Wednesday, August 15, 2007

Glimpses of a Young Man

It strikes me at the oddest times.

I remember it struck me one night when he was a baby -- in the middle of the night as I rocked him back to sleep.
This time, he was walking across the floor, wearing a towel around his waist with water dripping from his hair -- having just gotten out of the pool.



I see it, taking a while to look at all the sports photos and Christmas cards of him through the years that are permanently posted on the refrigerator. The smile is the same in all of them; only the face, body and hair style changes from year to year.

"It" is the most brief glimpse I get of what Joshua will be like as a man. I can see how handsome he is going to be, what his face will mature to be, how casual and laid back he will be about things -- a lot like his dad -- as well as how fired up he will be about other things -- a lot like his mom and how caring he will be -- like his heavenly Father.
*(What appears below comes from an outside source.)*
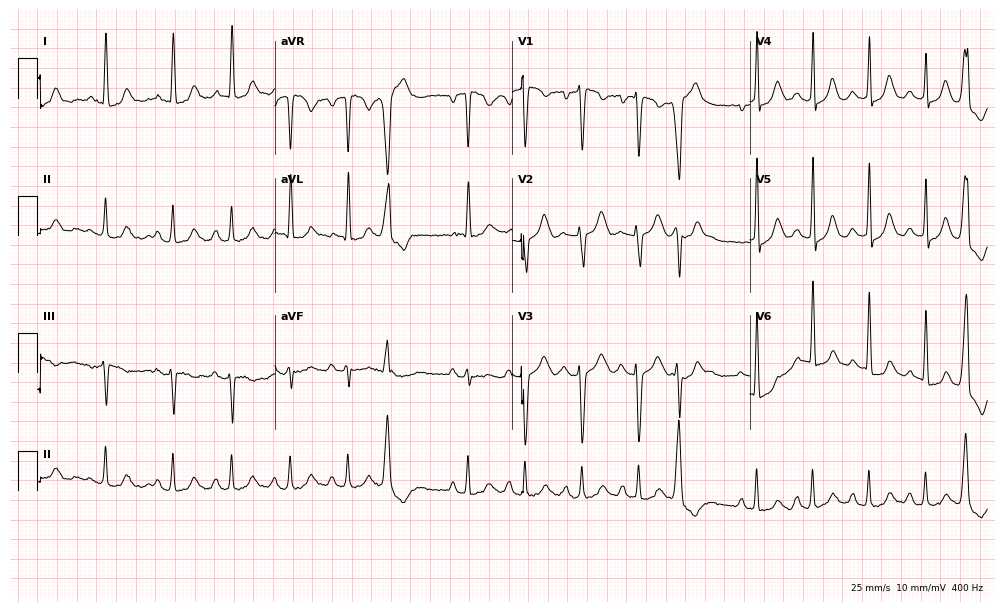
12-lead ECG from a 76-year-old female (9.7-second recording at 400 Hz). Recorded interpretation: within normal limits.

I wonder what his life will be like? I pray only the best for him, of course. I pray for him a good, calm, Christian wife. I pray for him a good job that allows him to take care of his family, LOTS of children (*slightly wicked smile*), good friends, happiness with whatever his lot in life is, and peace. I hope he gets to travel and see things all over the world. I hope he gets the chance to go to college and experience the excitement of living on his own -- and is able to do it successfully. I hope he makes good choices. I hope he finds a good church family and that he learns to serve God instead of wanting to be served. I hope he goes on a mission trip. I hope he laughs, a lot. I hope he plays sports because he loves them so much. I hope whatever he dreams to be, he is able to achieve it. I hope he is just so "stinking" (my favorite word as of late) cute and smart and happy that the best woman in the world loves him like no one, other than his mother of course (*smile*), will ever love him. I hope she thinks he is the best thing in her life for all her life. I hope his heart never gets broken, but I know, at some point, it will.
It's rare and it comes at the most odd moments, but occasionally, God grants me those little glimpses. What a blessing!